Test video transcoding instance performance

KakaoCloud offers the vt1a instance as one of its instance types, optimized for high performance in real-time video transcoding. In this tutorial, you will run an example to efficiently transcode videos using vt1a instance resources and compare these results with those from other instance types.

Basic information

Estimated time required: 30-60 minutes
Recommended OS: Ubuntu
Prerequisites
- IAM Access keys

About this scenario

In this tutorial, you will use KakaoCloud’s vt1a video transcoding instance to efficiently transcode videos and compare the results with those from other instance types to illustrate the advantages of the video transcoding instance type.

Before you start

Create VPC and subnet

Before creating an instance, you must create a VPC and subnet in which the instance will be created. If you do not have a VPC and subnet, refer to the Create VPC and Create subnet documentation to create them.

Create key pair

A key pair must be generated to connect to the instance through SSH. Refer to the Create key pair documentation to create a key pair and store the private key issued during generation.

Create security group

To ensure high security at the instance level, create a security group and add appropriate inbound rules. Refer to the Create security group documentation to create a security group and add the following rules to the inbound rules.

Protocol	Source	Port number	Rule description
TCP	`{User Public IP}/32`	22	Allow SSH access from the local PC to instances connected to this security group

Check my public IP

Select the button below to check your current public IP.

Getting started

Step 1. Create instance

From the KakaoCloud console, select the Virtual Machine menu under Beyond Compute Service.
Go to the Instance menu, and select the [Create instance] button.

Create a vt1a instance as shown below.

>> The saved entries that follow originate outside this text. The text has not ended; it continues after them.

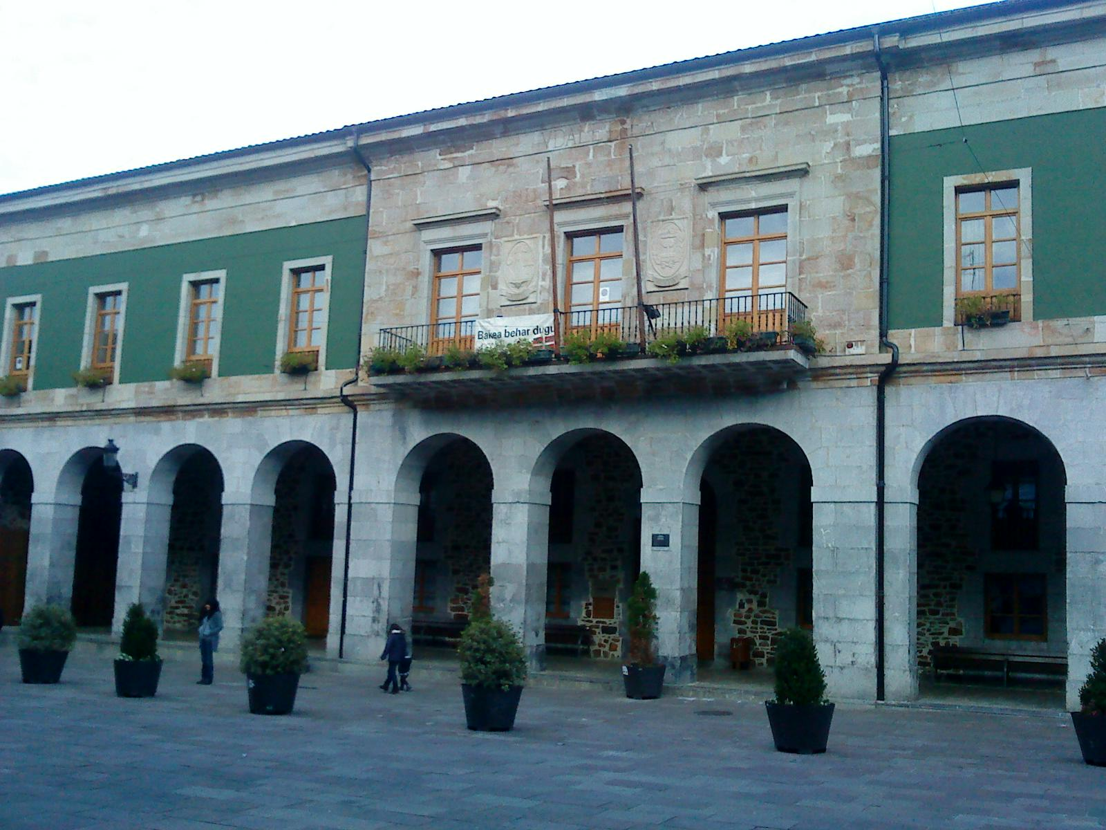 Villaro Areatza (Vizcaya, país vasco, España), Casa consistorial.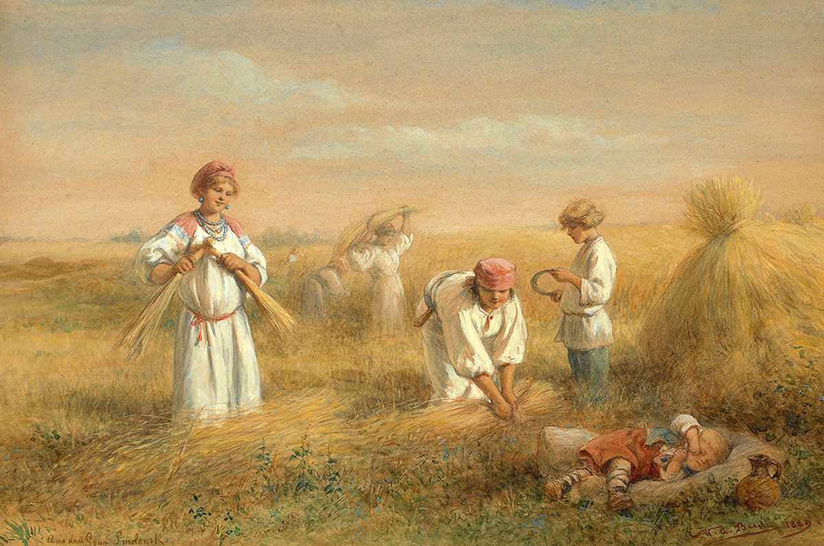 "В Смоленской губернии". Русский крестьянская семья на жатве. Акварель / гуашь. 18 х 27 см.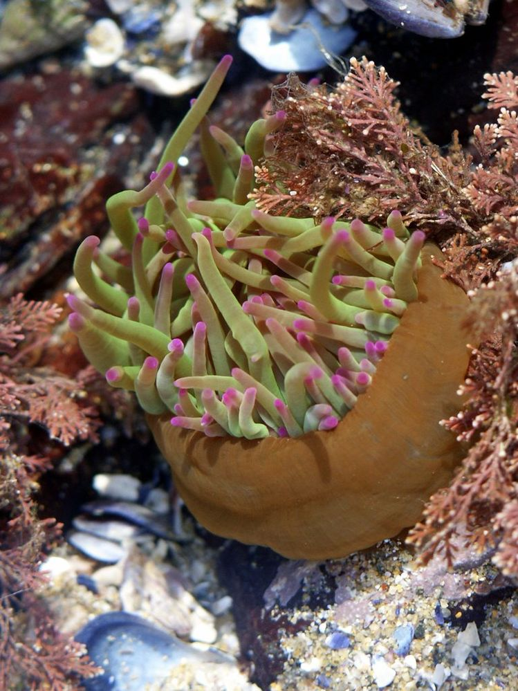 Anémone de mer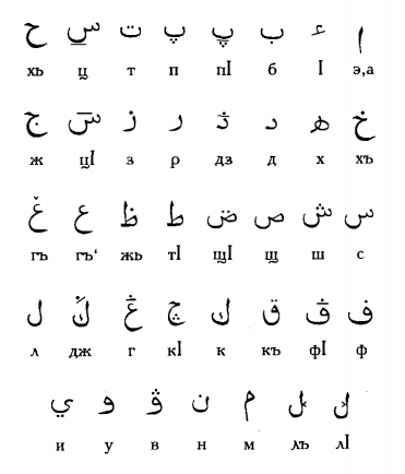 Алфавит Бекмурзы Пачева (1881)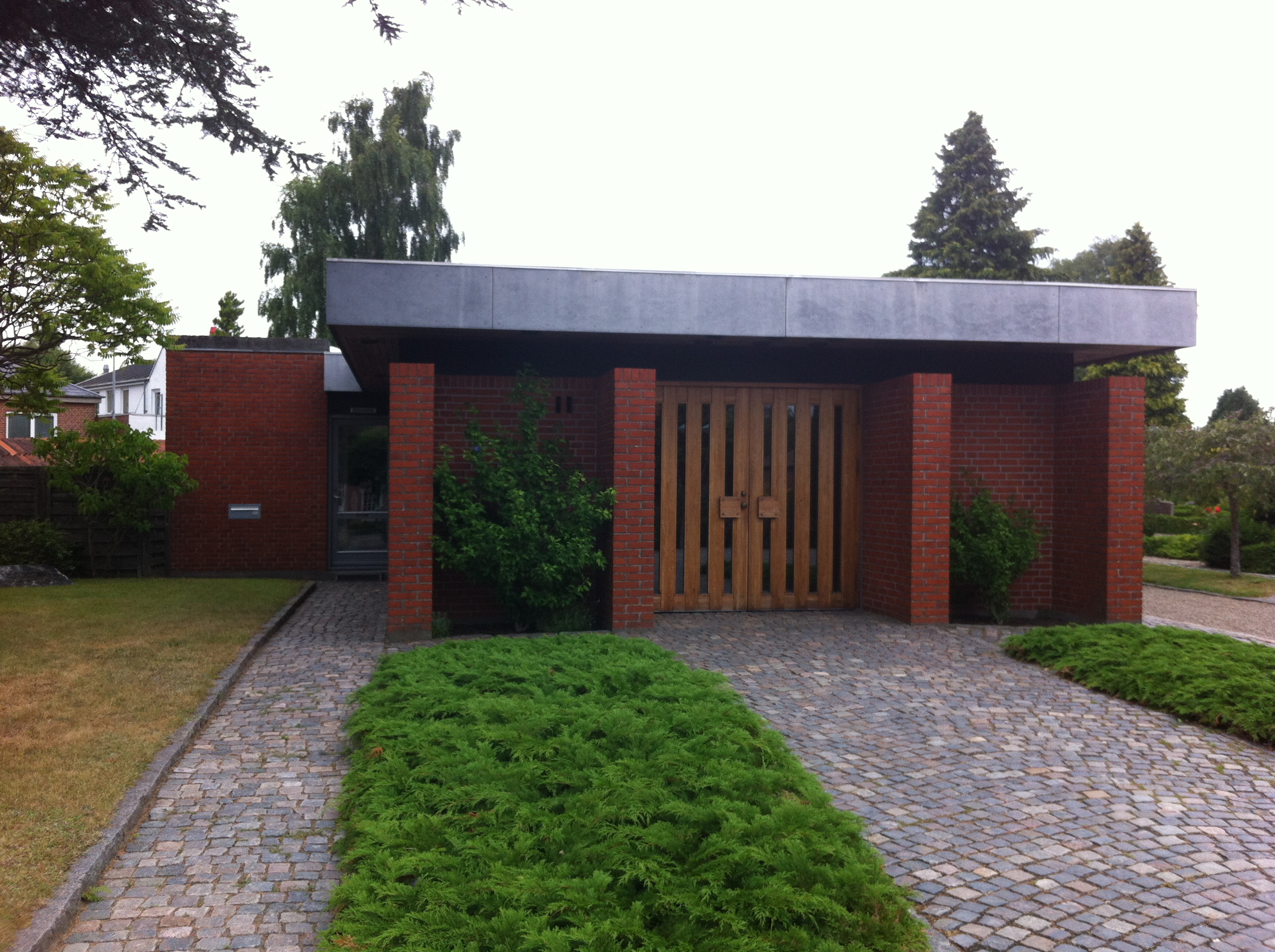 Kapellet til Hadsund Kirke.

This example uses vt1a.4xlarge.

Item	Configuration
Basic info	- Name: User-defined - Count: 1
Image	Select Ubuntu 22.04 in the Basic tab - Refer to SDK-supported OS information below.
Instance type	`vt1a.4xlarge`
Volume	- Root volume: Use default value
Key pair	Select the pre-created key pair from prework
Network	- VPC: Select the pre-created VPC from prework - Subnet: Select the pre-created subnet from prework - Security group: Select the pre-created security group from prework

SDK-supported OS information

As of 2024, the latest version Xilinx Video SDK 3.0 operates properly on the OS and kernel versions below.

Ubuntu 22.04 (Kernel 5.15)
Ubuntu 20.04.4 (Kernel 5.13)
Ubuntu 20.04.3 (Kernel 5.11)
Ubuntu 20.04.1 (Kernel 5.4)
Ubuntu 20.04.0 (Kernel 5.4)
Ubuntu 18.04.5 (Kernel 5.4)

Step 2. Associate public IP

Assign and associate a public IP to each created instance for SSH access.

From the KakaoCloud console, select the Virtual Machine menu under Beyond Compute Service.
Go to the Instance menu, and select [More] > Associate public IP for the created instance.
- If necessary, refer to Create and manage public IP to create a public IP, then choose the assignment method for the public IP.
Select the [OK] button to complete the public IP association process for each instance.

Step 3. Connect via SSH

To install the Xilinx Video SDK on the instance, connect and access it through SSH as described below.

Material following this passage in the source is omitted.